Bowman v. Monsanto: Intersection of the Exhaustion Doctrine and Effective Protection for Reinvented Articles
This is a guest post from Susan K Finston, President of Finston Consulting. Do you have a response to Susan’s post? Respond in the comments section below.
On February 19, 2013, the U.S. Supreme Court heard oral argument in Bowman v. Monsanto – a case that pits the emotional pull of seed-saving vs. the potential to undercut innovation if farmers may save/buy/sell GM seed.
Vernon Hugh Bowman is a farmer who entered into an ongoing technology agreement for access to genetically modified soybeans known as Roundup Ready® soybeans and also used the soybeans without permission for his 2nd season planting dating back to 1999. Both Monsanto and the U.S. Government have confirmed that this case does not affect any farmers who find GM seeds accidentally growing in their fields, which appears to be unlikely, at least in the case of soybeans.
While Bowman v. Monsanto has been framed as a ‘David and Goliath’ dispute between a lone-wolf farmer and a global biotech company, the Court cut to the chase with Chief Justice Roberts asking Petitioner’s counsel at the outset:
“Why in the world would anybody spend any money to try to improve the seed if as soon as they sold the first one anybody could grow more and have as many of those seeds as they want?”
Anti-GM activists had high hopes for the Bowman case, perhaps assuming that after losing at the District Court and Appellate levels, the U.S. Supreme Court granted certiorari to the Petitioner in order to take on broader issues of GM seed patentability. In the event, the Justices instead signaled strong interest in the intersection of the Exhaustion Doctrine and technologies like Roundup Ready® soybeans that reproduce perfectly across generations. As summed up by Justice Ginsburg:
[T]he Exhaustion Doctrine was shaped with the idea of an article; there was an article that you could use and then you use it and its used up. But we haven’t applied the Exhaustion Doctrine when you have a new — when you create a copy of the original. So it’s — it’s not that we have law in place. We’ve been dealing with an item with the Exhaustion Doctrine and now we have hundreds of items, thousands of items, all growing from that original seed.
The U.S. Government and counsel for Monsanto cited Microsoft v. AT&T (2007), noting commonalities between digital replication of software and biotechnologies that may reproduce desirable genetic traits through successive generations. In response to a question from Chief Justice Roberts, Bowman’s counsel pointed out that the Court had found in favor of Microsoft, finding no infringement of AT&T patents due to extraterritorially.

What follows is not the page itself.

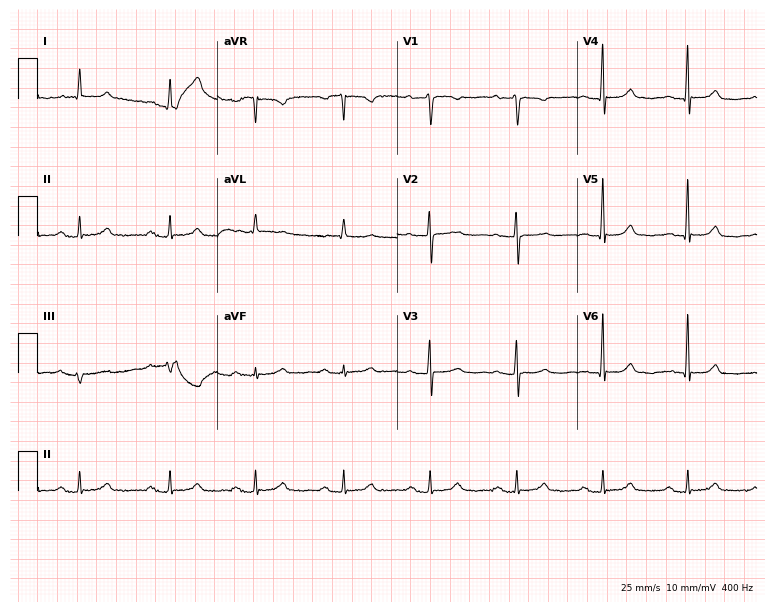
Standard 12-lead ECG recorded from a female patient, 62 years old (7.3-second recording at 400 Hz). Read as a normal ECG.
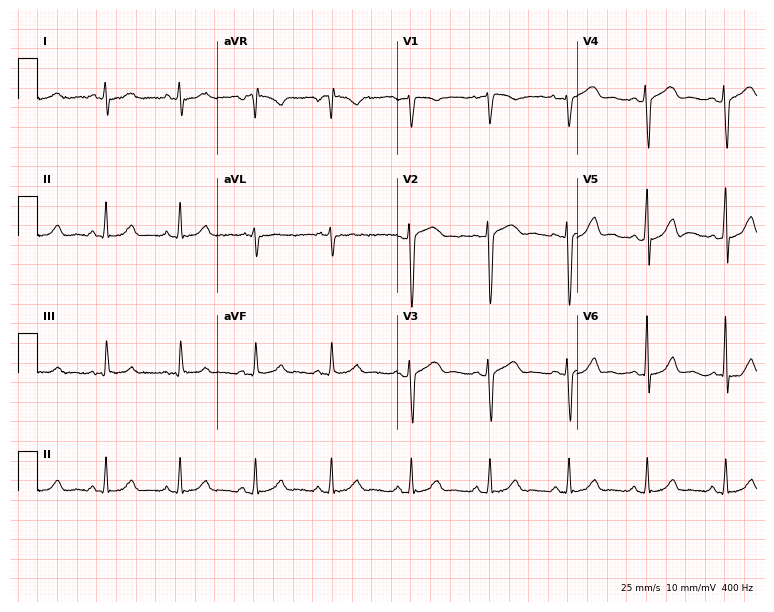
Electrocardiogram (7.3-second recording at 400 Hz), a woman, 23 years old. Of the six screened findings (first-degree AV block, right bundle branch block, left bundle branch block, sinus bradycardia, atrial fibrillation, sinus tachycardia), none is recorded.

Now with passage of time, though, the Court’s majority may find more sympathy with Justice Steven’s dissent in Microsoft, concluding that the Golden master disk represents both the core software component and the “functional equivalent to a warehouse of components,” – perfect digital copies of the original to be reproduced ad infinitum and without payment of royalties to the patent holder.
Disclosure: Through through the non-profit NGO BayhDole25, I submitted amicus briefs to the U.S. Supreme Court in both Bowman v. Monsanto and Microsoft v. AT&T (2007) supporting the patent holder in both cases. The BayhDole25 brief in Bowman v. Monsanto may be downloaded here, the BayhDole25 brief in Microsoft v. AT&T (2007) may be downloaded here.
About the author:
President of Finston Consulting LLC since 2005, Susan works with innovative biotechnology and other clients ranging from start-up to Fortune-100, providing support for legal, transactional, policy and “doing business” issues. Susan has extensive background and special expertise relating to intellectual property and knowledge-economy issues in advanced developing countries including India and South Asia, Latin America and the Middle East North Africa (MENA) region. She also works with governments, s and NGOs on capacity building and related educational programs through BayhDole25. Together with biotechnology pioneer Ananda Chakrabarty, she also is co-founder of Amrita Therapeutics Ltd., an emerging biopharmaceutical company based in India with cancer peptide drugs entering in vivo research. Previous experience includes 11 years in the U.S Foreign Service with overseas tours in London, Tel Aviv, and Manila and at the Department of State in Washington DC. For more information on latest presentations and publications please visit finstonconsulting.com.
Intetesting, what is the effect of undeveloped gmo patent systems in Africa to fdi in seed industry? Any quick comments
My understanding is that the regulatory hurdles in Africa have been as much of a barrier for R&D as under-developed or undeveloped patent systems for GM technologies. I will give this some further thought and welcome other views.